WHAT NEEDS TO BE DONE:
Once you have found the line with "sample: CA1 Hippocampus" in the records below, retype it and every line after it to the end exactly, with no pictures and nothing more.

[Source data]
_ _ _ _

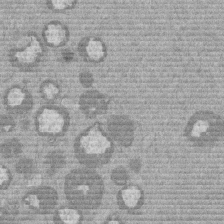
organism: Mouse
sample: Dividing mouse embryo 1 cell stage
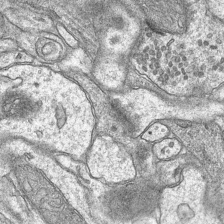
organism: Mouse
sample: CA1 Hippocampus
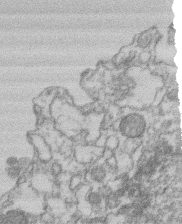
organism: Mouse
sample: T cell stromal cell synapse
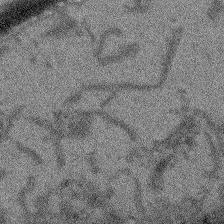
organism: Arabidopsis thaliana
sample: Root tip
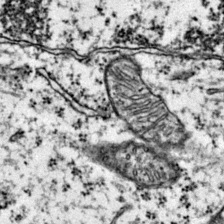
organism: Mouse
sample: Primary visual cortex
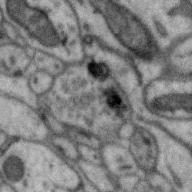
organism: Zebra finch
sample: Brain
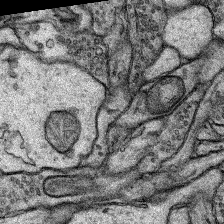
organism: Rat
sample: Hippocampus
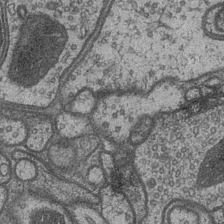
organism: Drosophila
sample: Optic medulla
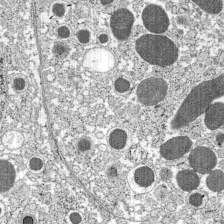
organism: C57BL Mouse
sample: Pancreatic islet
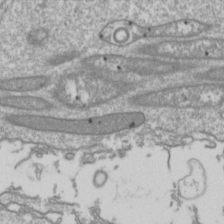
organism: Drosophila
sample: Cell division; meiosis; drosophila spermatocytes
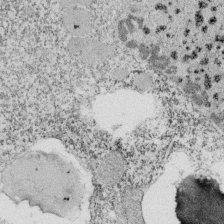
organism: Tetrahymena
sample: Cilia in tetrahymena
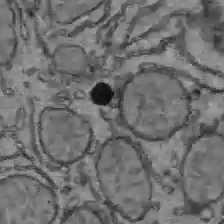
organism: C57BL Mouse
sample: Liver
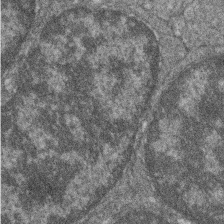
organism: Zebrafish
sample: Cilia; retinal pigment epithelium
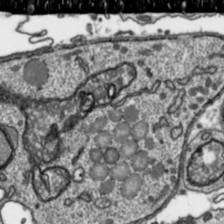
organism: Toxoplasma gondii
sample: Parasites in a vacuole inside a host cell
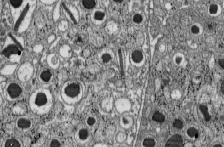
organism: C57BL Mouse
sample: Pancreatic islet
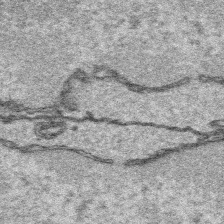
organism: Platynereis dumerilii
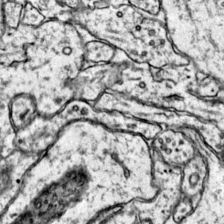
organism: Mouse
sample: Primary visual cortex
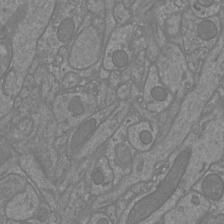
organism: Mouse
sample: Cortical neurons
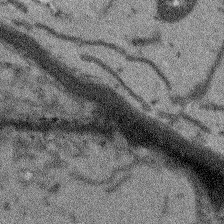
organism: Arabidopsis thaliana
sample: Root tip
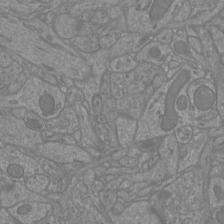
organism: Mouse
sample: Cortical neurons
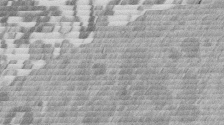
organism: Mouse
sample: Dividing mouse embryo 1 cell stage
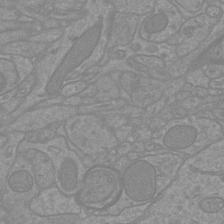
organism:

_ _ _ _

SOLUTION TO THIS TASK:
sample: CA1 Hippocampus
organism: Mouse
sample: T cell stromal cell synapse
organism: Arabidopsis thaliana
sample: Root tip
organism: Mouse
sample: Primary visual cortex
organism: Zebra finch
sample: Brain
organism: Rat
sample: Hippocampus
organism: Drosophila
sample: Optic medulla
organism: C57BL Mouse
sample: Pancreatic islet
organism: Drosophila
sample: Cell division; meiosis; drosophila spermatocytes
organism: Tetrahymena
sample: Cilia in tetrahymena
organism: C57BL Mouse
sample: Liver
organism: Zebrafish
sample: Cilia; retinal pigment epithelium
organism: Toxoplasma gondii
sample: Parasites in a vacuole inside a host cell
organism: C57BL Mouse
sample: Pancreatic islet
organism: Platynereis dumerilii
organism: Mouse
sample: Primary visual cortex
organism: Mouse
sample: Cortical neurons
organism: Arabidopsis thaliana
sample: Root tip
organism: Mouse
sample: Cortical neurons
organism: Mouse
sample: Dividing mouse embryo 1 cell stage
organism:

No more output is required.